An open API service indexing awesome lists of open source software.

https://github.com/jamogriff/markup-front-matter-parser

An OOP-y Python package to parse front matter from markup files
https://github.com/jamogriff/markup-front-matter-parser

factory-pattern front-matter html markdown markup parser python

Last synced: 5 months ago
JSON representation

An OOP-y Python package to parse front matter from markup files

Awesome Lists containing this project

README

          

# Markup Front Matter Parser

This is an OOP-y Python package for parsing the Front Matter of markup files (e.g. .md, .html).
Front Matter is a `YAML` snippet at the top of a markup file that stores metadata
that is used commonly in [Jekyll](https://jekyllrb.com/docs/front-matter/) static sites.

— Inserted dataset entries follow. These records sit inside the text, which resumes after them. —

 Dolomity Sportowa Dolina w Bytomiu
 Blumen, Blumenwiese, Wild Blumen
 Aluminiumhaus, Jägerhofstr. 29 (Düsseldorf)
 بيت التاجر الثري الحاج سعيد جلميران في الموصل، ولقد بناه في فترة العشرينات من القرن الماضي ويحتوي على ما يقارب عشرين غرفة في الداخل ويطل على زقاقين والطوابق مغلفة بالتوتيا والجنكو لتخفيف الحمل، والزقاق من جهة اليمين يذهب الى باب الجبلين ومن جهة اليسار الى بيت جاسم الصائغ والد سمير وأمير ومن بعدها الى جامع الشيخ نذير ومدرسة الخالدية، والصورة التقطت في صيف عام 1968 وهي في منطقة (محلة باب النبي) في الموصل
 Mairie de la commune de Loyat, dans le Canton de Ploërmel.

Note that this package is a simple front matter parser that will only parse single
line key-values. It currently __does not support__ parsing multi-line front matter mapping entries (e.g. `YAML` lists).

## Usage

Install the package with:
```
pip install markup-front-matter-parser
```

In your code import the following:
```
from markup_front_matter_parser import FrontMatterParserFactory, InvalidFrontMatterError
```
**Note:** If you'd like to add type-hints to objects, then you can additionally import `MarkupFile`, `MarkupContent`, and `FileFormat`.

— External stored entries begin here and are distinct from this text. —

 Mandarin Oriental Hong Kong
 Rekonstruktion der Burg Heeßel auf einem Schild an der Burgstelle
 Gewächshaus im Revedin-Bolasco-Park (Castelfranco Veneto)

To use in your code, start by creating an instance of `FrontMatterParserFactory` and then call `get_parser()` with the desired file you want parsed:
```
parser_factory = FrontMatterParserFactory()
parser: AbstractFrontMatterParser = parser_factory.get_parser("songs/crazy-train.md")
```

Obtaining the parser may raise a `ValueError` if the file type is incompatible and a `FileNotFoundError` if the file is not found.
Calling `parse()` on this parser instance will return a `MarkupFile` instance that contains the parsed front matter and other attributes:
```
try:
markup_file: MarkupFile = parser.parse()
except InvalidFrontMatterException as e:
[...]
```

For example, parsing the file `crazy_train.md`:
```
---
name: Crazy Train
artist: Ozzy Osbourne
---
# This is content.
Hooray for content
```

Would result in a `MarkupFile` object composed of:
- A front_matter attribute: `{"name": "Crazy Train", "artist": "Ozzy Osbourne"}`
- A content attribute (an instance of `MarkupContent` [specifically the `raw` attribute]): `"# This is content.\nHooray for content\n"`
- A path attribute: `"crazy_train.md"`
- A file_format attribute: `FileFormat.MARKDOWN`

The `parse()` method will raise an informative `InvalidFrontMatterError` if the file's front matter cannot be parsed.

## Code Overview

This was written within the context of an in-depth sprint of learning Python, so it may not be the most practical package for the job.
The architecture of the package uses the factory pattern and was designed so that future improvements would not change the public API.
In addition, each subclass of `AbstractFrontMatterParser` could easily implement their own tokenizing of file-specific markup content.
In this fashion, the package could then become a holistic markup parser rather than solely just a front matter parser.